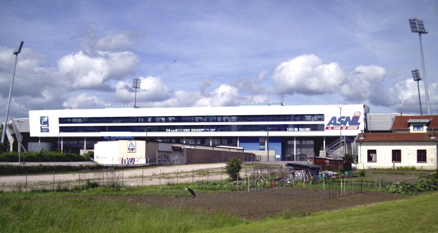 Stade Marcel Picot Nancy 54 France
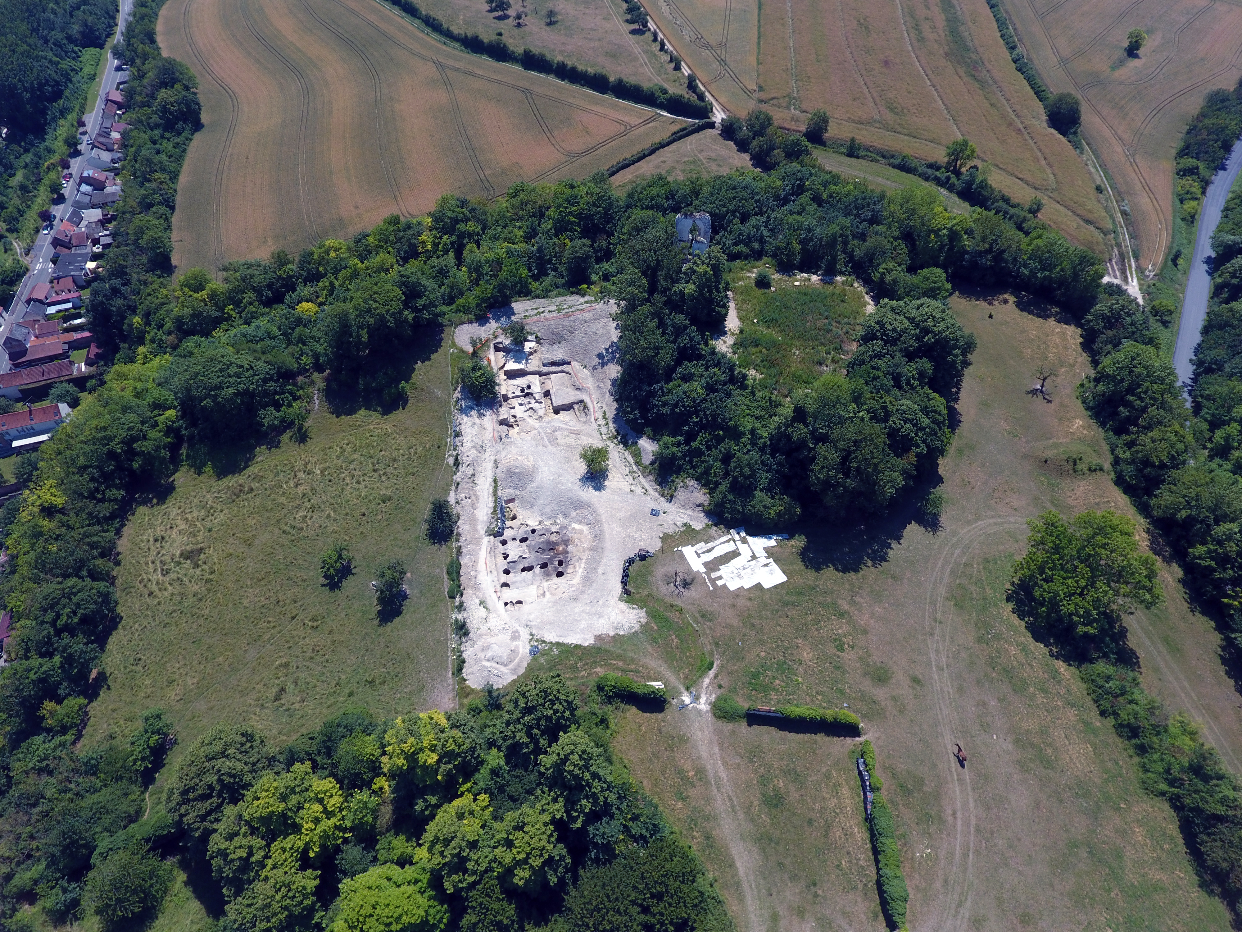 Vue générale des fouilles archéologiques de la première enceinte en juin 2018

---

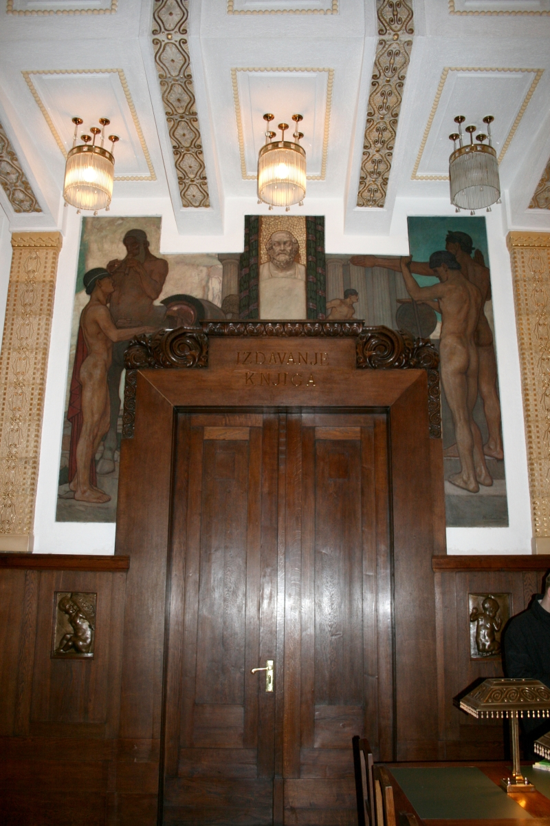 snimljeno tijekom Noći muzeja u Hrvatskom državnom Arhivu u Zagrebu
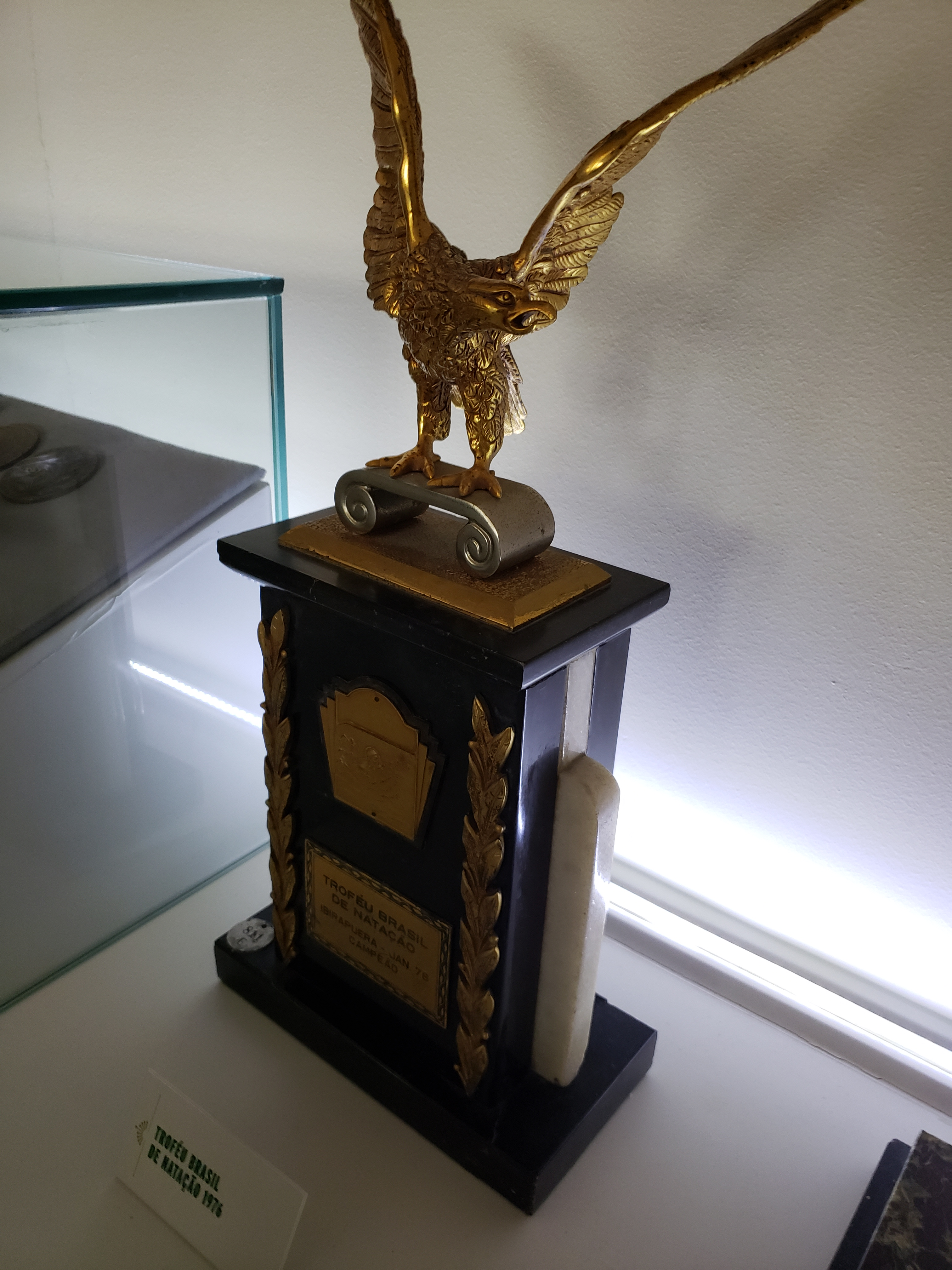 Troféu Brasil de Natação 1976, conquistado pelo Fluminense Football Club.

==

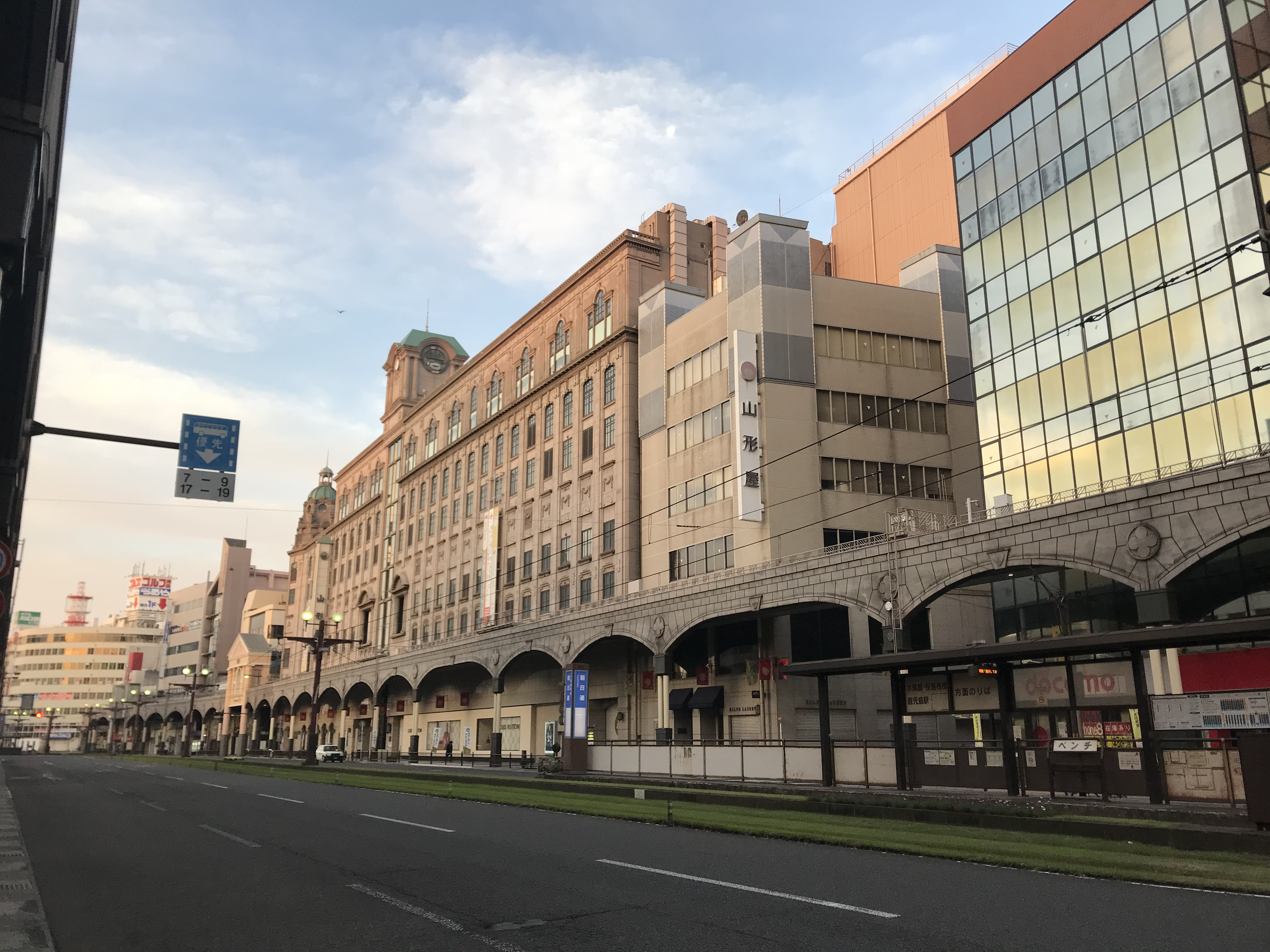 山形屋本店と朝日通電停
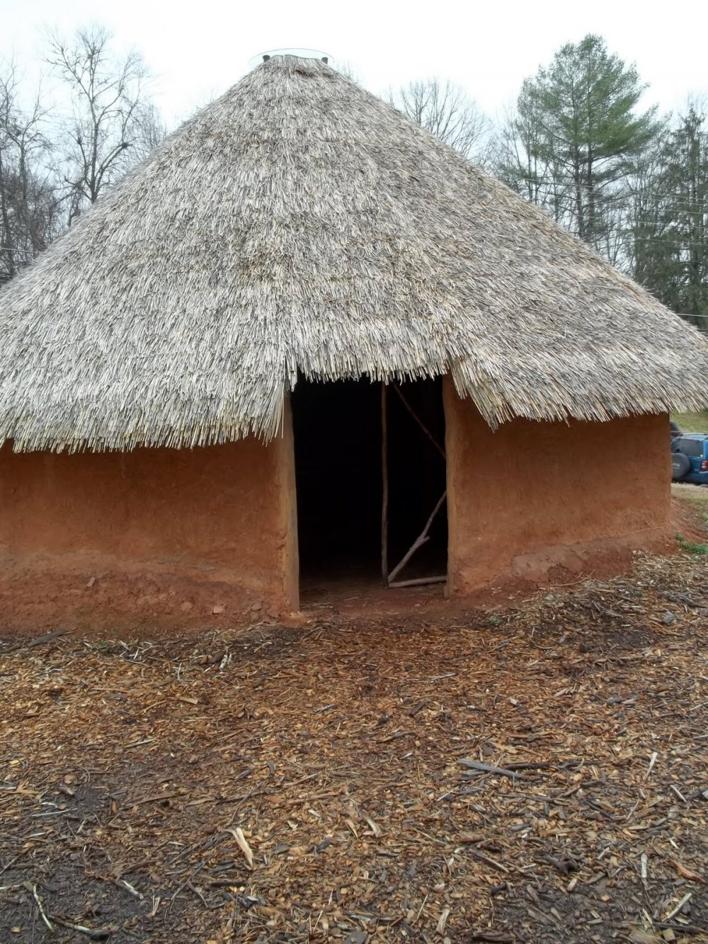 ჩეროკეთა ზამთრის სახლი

Your objective:
With the pictures omitted, copy the entries above exactly from the line containing "Stade Marcel Picot Nancy 54 France" through the line containing "Vue générale des", both lines included.

Answer for the task:
 Stade Marcel Picot Nancy 54 France
 Vue générale des fouilles archéologiques de la première enceinte en juin 2018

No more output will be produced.